_The problem_
Tally the lines in the entries below where the string "cells" occurs. Reply with the total alone.
____
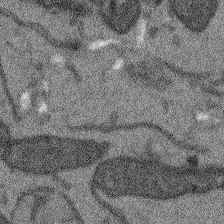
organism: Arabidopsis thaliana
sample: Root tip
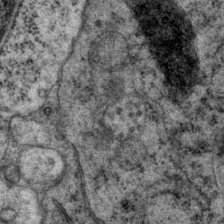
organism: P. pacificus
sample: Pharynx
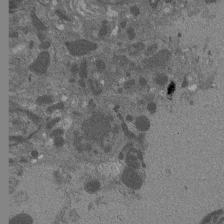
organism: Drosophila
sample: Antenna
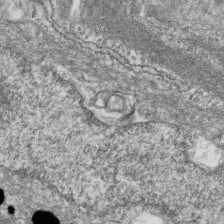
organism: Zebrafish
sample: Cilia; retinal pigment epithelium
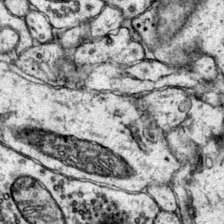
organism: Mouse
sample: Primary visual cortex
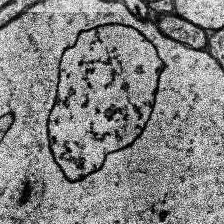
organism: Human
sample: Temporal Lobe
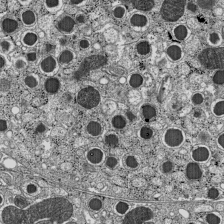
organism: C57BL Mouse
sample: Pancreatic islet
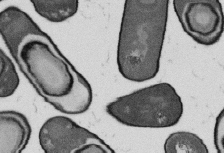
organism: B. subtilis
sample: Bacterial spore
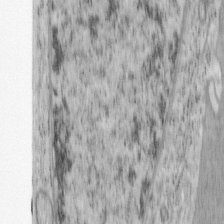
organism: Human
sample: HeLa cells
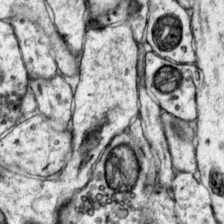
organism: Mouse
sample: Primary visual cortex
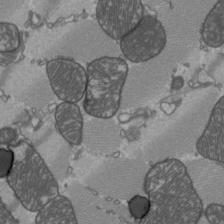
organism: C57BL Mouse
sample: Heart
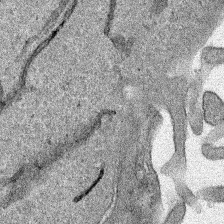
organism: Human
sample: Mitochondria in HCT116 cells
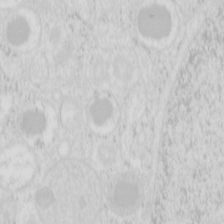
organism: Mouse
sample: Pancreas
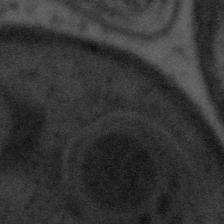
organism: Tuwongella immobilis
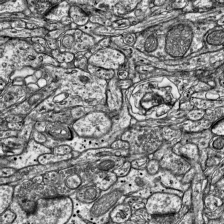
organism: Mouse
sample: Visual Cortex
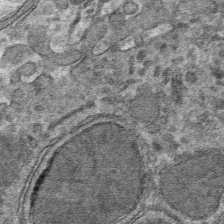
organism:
____
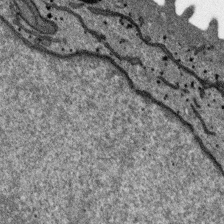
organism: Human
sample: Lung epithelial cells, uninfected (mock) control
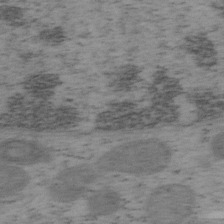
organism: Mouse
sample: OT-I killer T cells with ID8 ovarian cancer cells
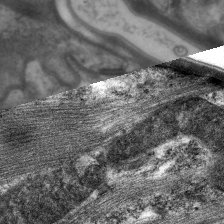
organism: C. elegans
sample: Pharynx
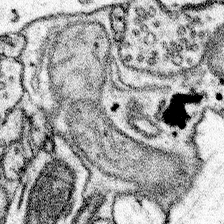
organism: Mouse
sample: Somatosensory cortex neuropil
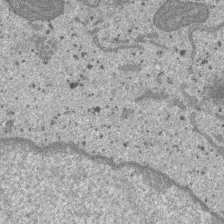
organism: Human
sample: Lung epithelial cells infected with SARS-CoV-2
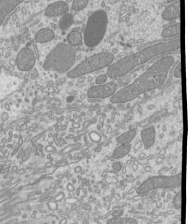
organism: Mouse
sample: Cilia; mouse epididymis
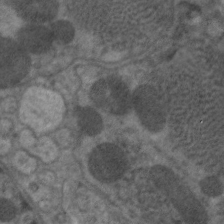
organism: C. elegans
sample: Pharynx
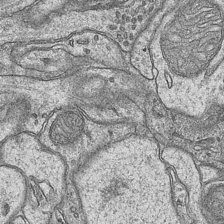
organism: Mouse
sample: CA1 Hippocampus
____
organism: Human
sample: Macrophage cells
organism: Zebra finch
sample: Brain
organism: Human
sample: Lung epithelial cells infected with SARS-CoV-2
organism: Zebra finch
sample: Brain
____
_Output_
7